SpamAssassin now an Apache TLP!

Spam: SpamAssassin is now officially an Apache top-level project! InternetNews.com coverage:

The Apache Software Foundation is taking the spam fight to a new level — literally — with the promotion of its Spam Assassin project to top-level status.

Hooray ;)

The ‘humans are 99.84% accurate’ figure

Spam: ‘The spam-classifying accuracy of a human being is 99.84%’. This statement has passed into SlashDot lore as the gospel truth, so time for some debunking.

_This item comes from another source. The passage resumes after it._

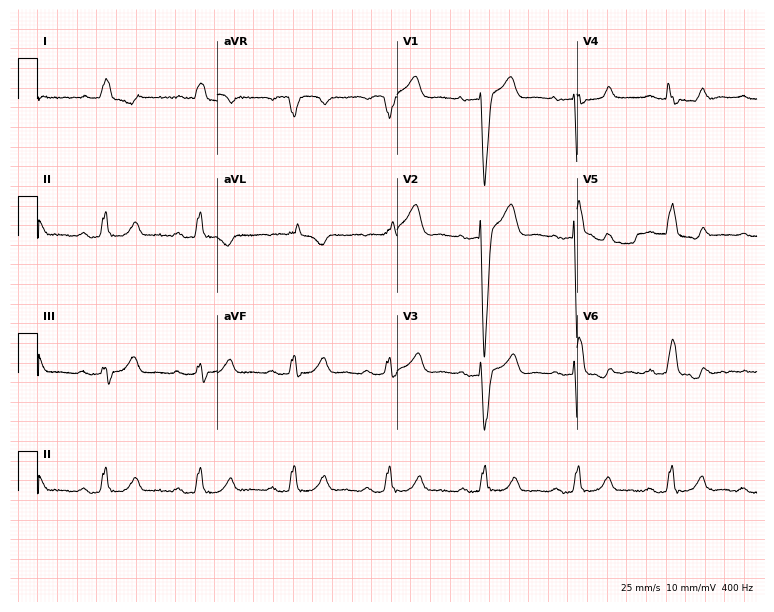
Standard 12-lead ECG recorded from a 77-year-old woman. The tracing shows left bundle branch block.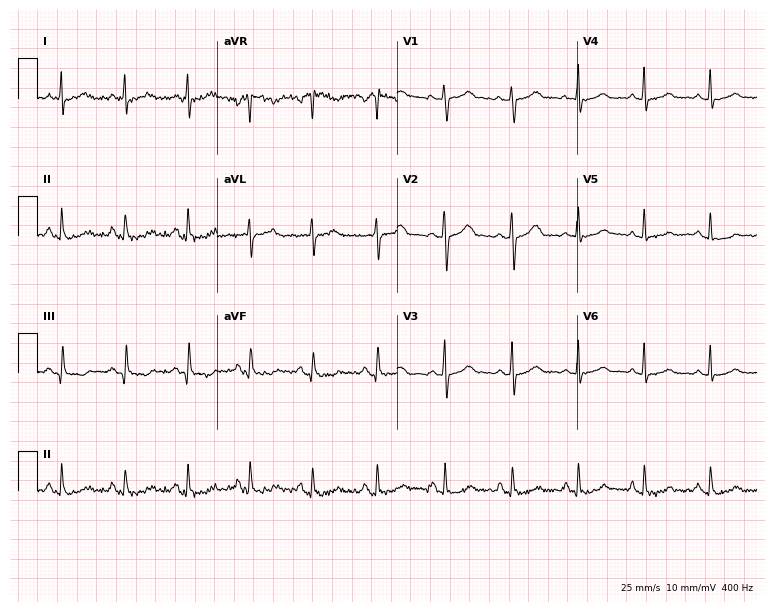
12-lead ECG from a female patient, 47 years old. Screened for six findings — first-degree AV block, right bundle branch block, left bundle branch block, sinus bradycardia, atrial fibrillation, sinus tachycardia — none is recorded. Only these six findings were labelled.

First off, that’s not what Bill Yerazunis said in the CRM-114 Sparse Binary Polynomial Hashing and the CRM114 Discriminator paper. Here’s the real quote:

the human author’s measured accuracy as an antispam filter is only 99.84% on the first pass

Here’s a copy of the original mail:

I manually classified the same set of 1900 messages twice, and found three errors in my own classifications, hence I have a 99.84% success rate.

(my emphasis). In other words, the author sat down and ran through 1900 messages manually, then ran through them again, and checked to see how many messages in the first batch disagreed with the second.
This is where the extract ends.